* Exercise requirements: Work through the lines of the material below, note those with the word "cells", and give their number, nothing else.

* Records for the exercise:
++++
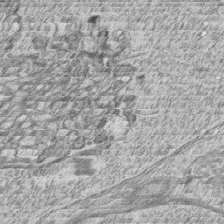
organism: Zebrafish
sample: synaptic ribbons in rod cells and cone cells
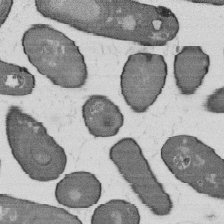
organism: B. subtilis
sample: Bacterial spore
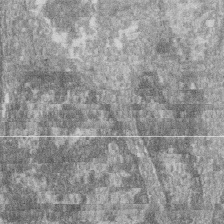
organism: Zebrafish
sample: Cilia; retinal pigment epithelium
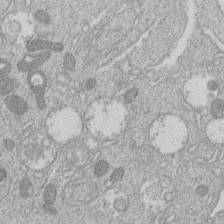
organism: Human
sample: Macrophage cells
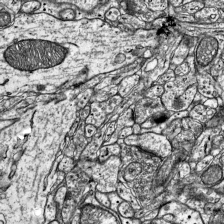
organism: Mouse
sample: Visual Cortex
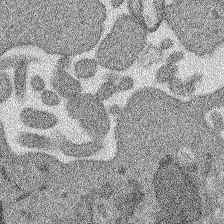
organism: Human
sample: HeLa cells
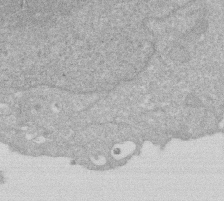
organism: Human
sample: HIV infected U937 cells
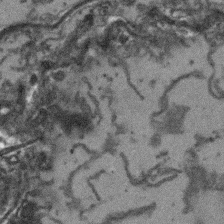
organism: Arabidopsis thaliana
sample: Root tip
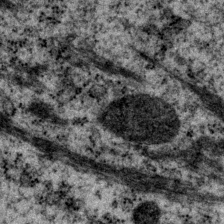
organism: P. pacificus
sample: Pharynx
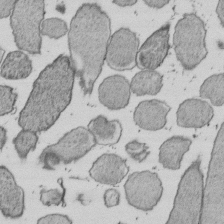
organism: E. coli
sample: Bacterial nucleoid
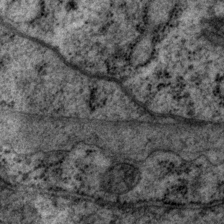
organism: P. pacificus
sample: Pharynx
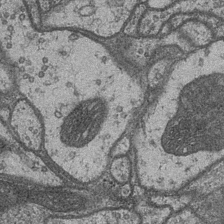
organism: Drosophila
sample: Optic medulla
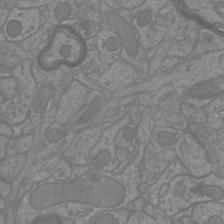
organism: Mouse
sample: Cortical neurons
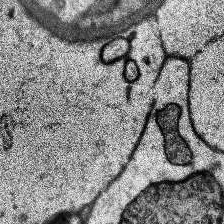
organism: Human
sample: Temporal Lobe
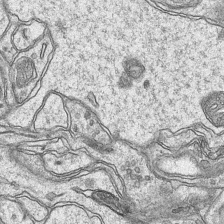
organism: Mouse
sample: CA1 Hippocampus
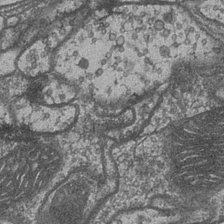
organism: Drosophila
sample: Optic medulla
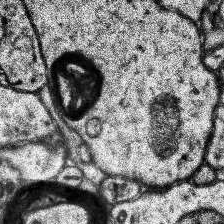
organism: Human
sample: Temporal Lobe
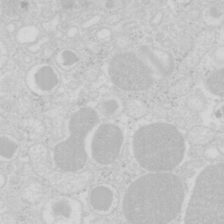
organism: Mouse
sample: Pancreas
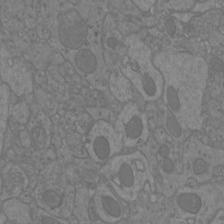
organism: Mouse
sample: Cortical neurons
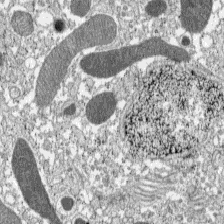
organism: C57BL Mouse
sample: Pancreatic islet
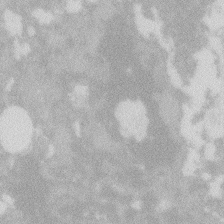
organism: Zebrafish
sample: Macrophage
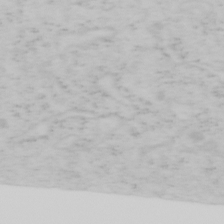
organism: Mouse
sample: OT-I killer T cells with ID8 ovarian cancer cells
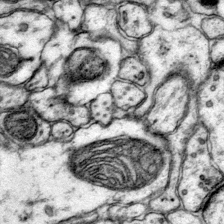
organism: Mouse
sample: Primary visual cortex
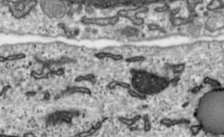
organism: Toxoplasma gondii
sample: Parasites in a vacuole inside a host cell
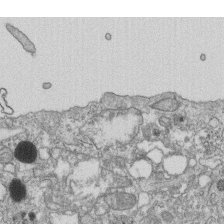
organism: Human
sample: HeLa cell HIV synapse
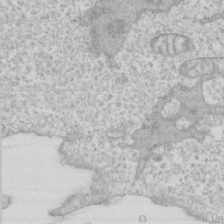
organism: Human
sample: CRL-1474
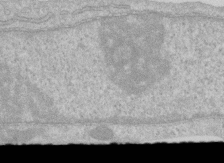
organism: Human
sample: Centriole in RPE cells
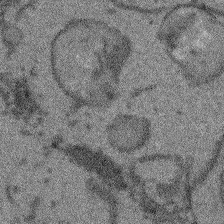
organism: Arabidopsis thaliana
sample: Root tip
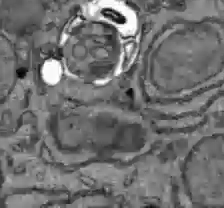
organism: C57BL Mouse
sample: Liver
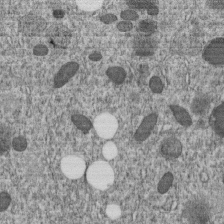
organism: C. elegans
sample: C. elegans embryo early stage
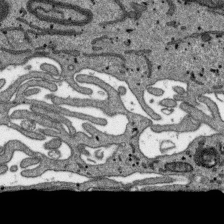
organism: Human
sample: Lung epithelial cells, uninfected (mock) control
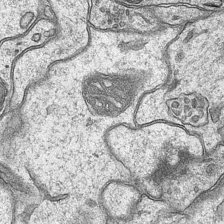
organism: Mouse
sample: CA1 Hippocampus
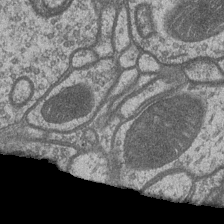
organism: Drosophila
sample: Optic medulla
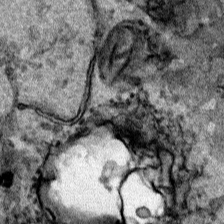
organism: Human
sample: Mitochondria in HCT116 cells
++++
* Finished task: 8